TO DO: Nothing but the lines from the one with "Team Parkhotel Valkenburg" through the end of the records may appear in the answer, each reproduced exactly, pictures omitted.

THE RECORDS:
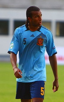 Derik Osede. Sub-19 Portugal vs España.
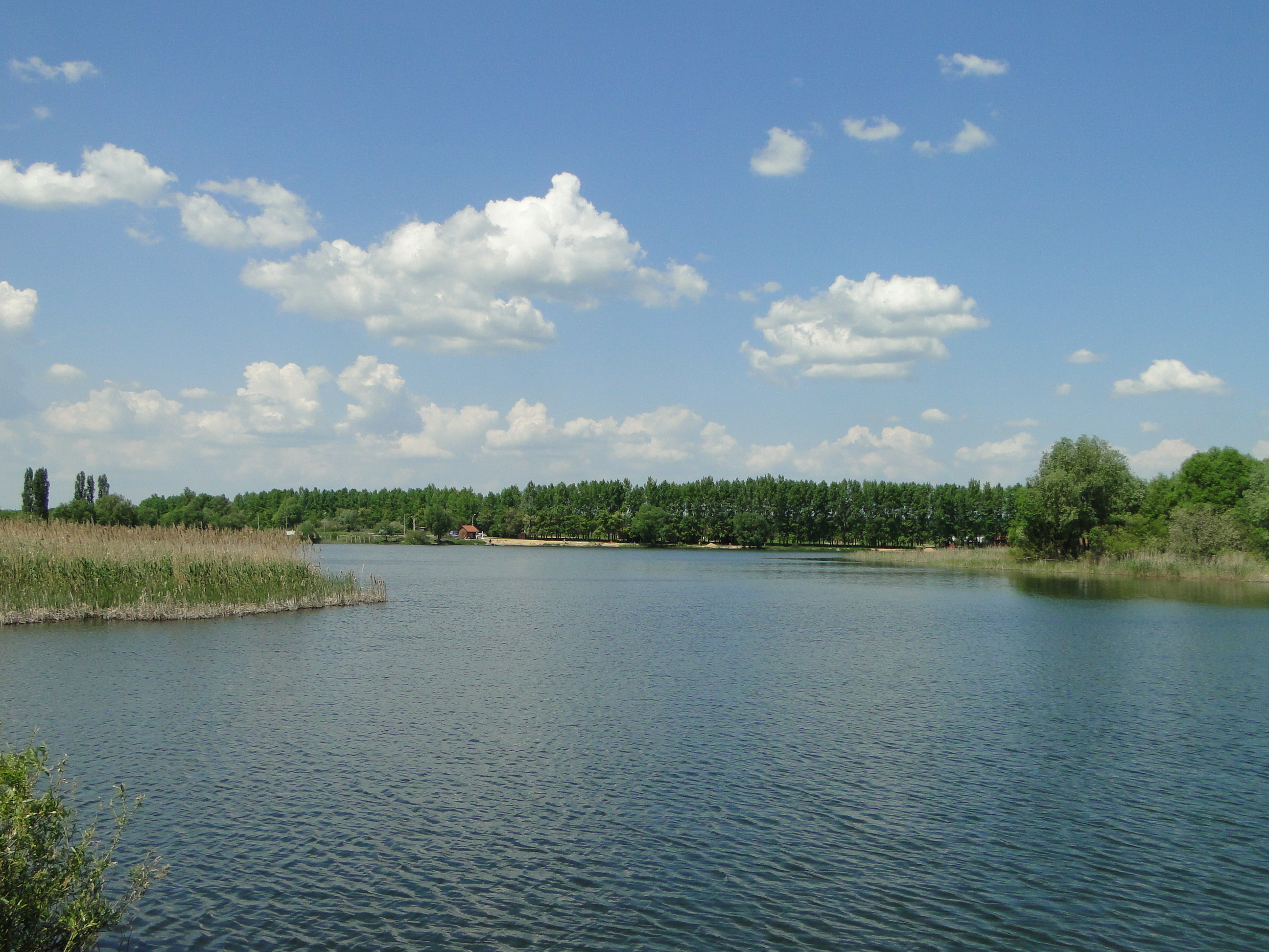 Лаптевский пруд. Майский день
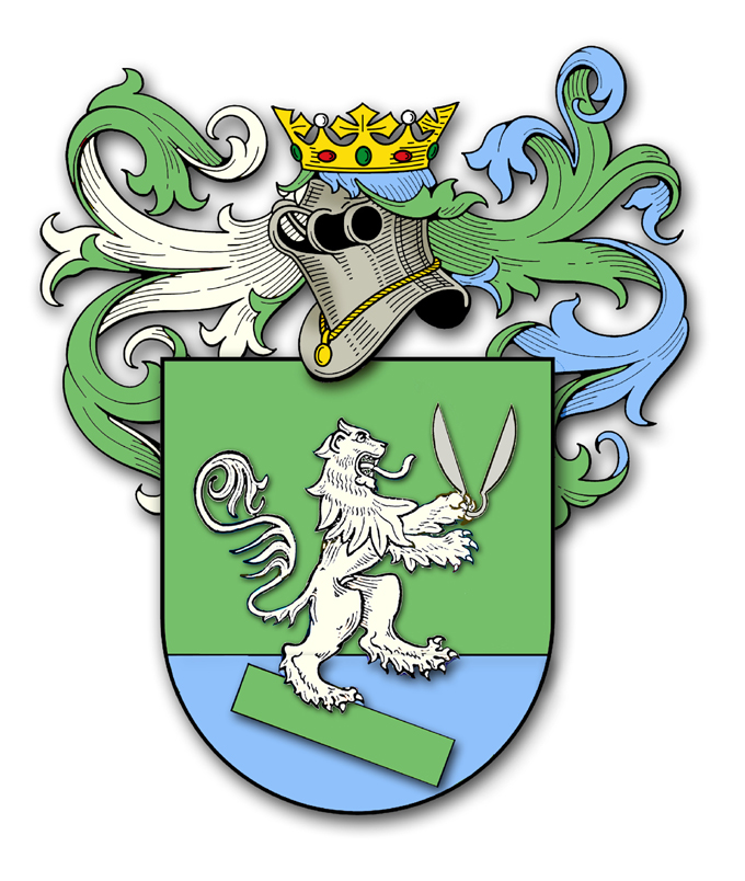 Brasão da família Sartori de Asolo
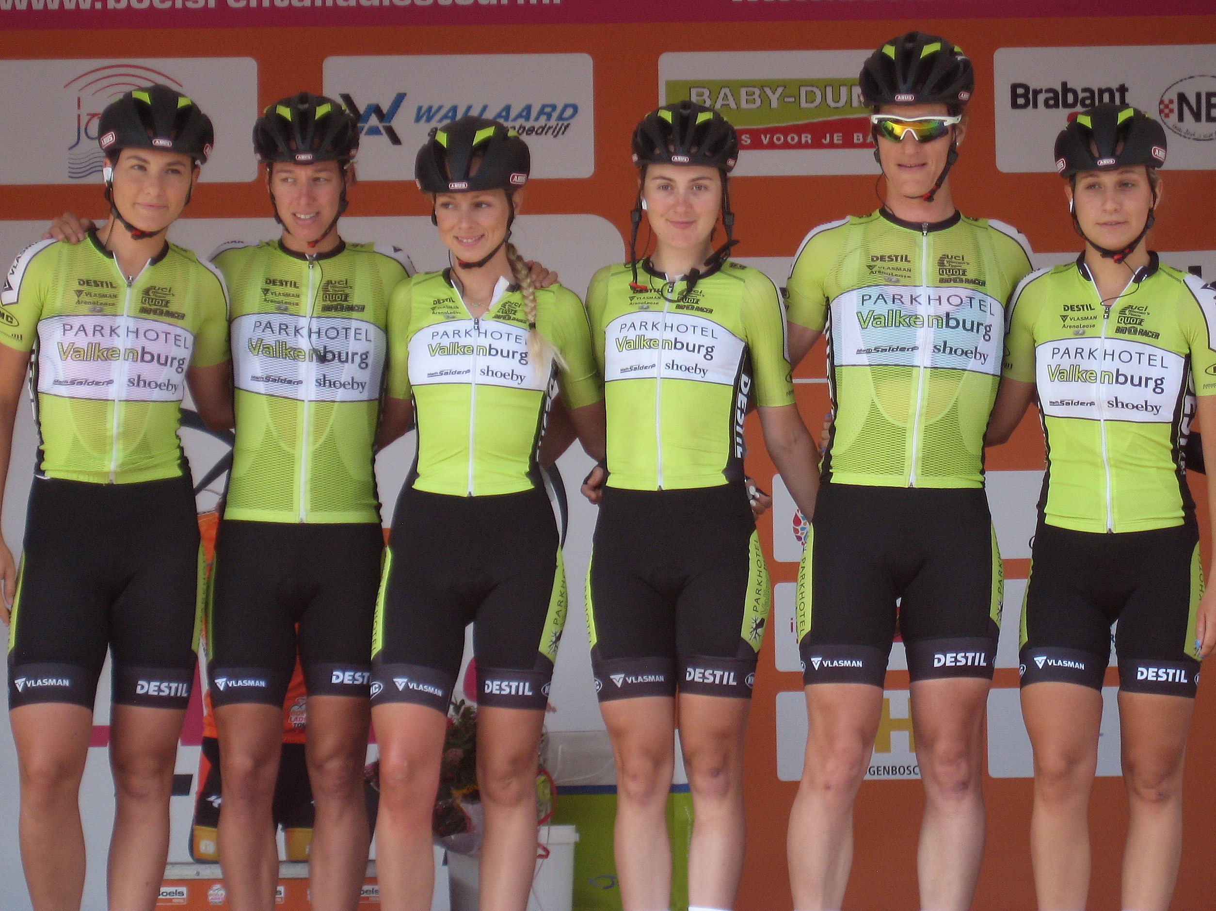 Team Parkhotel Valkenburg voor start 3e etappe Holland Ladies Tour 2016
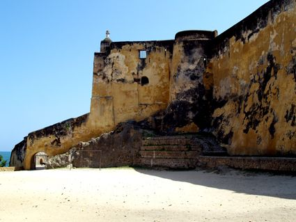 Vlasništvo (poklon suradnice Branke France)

SOLUTION:
 Team Parkhotel Valkenburg voor start 3e etappe Holland Ladies Tour 2016
 Vlasništvo (poklon suradnice Branke France)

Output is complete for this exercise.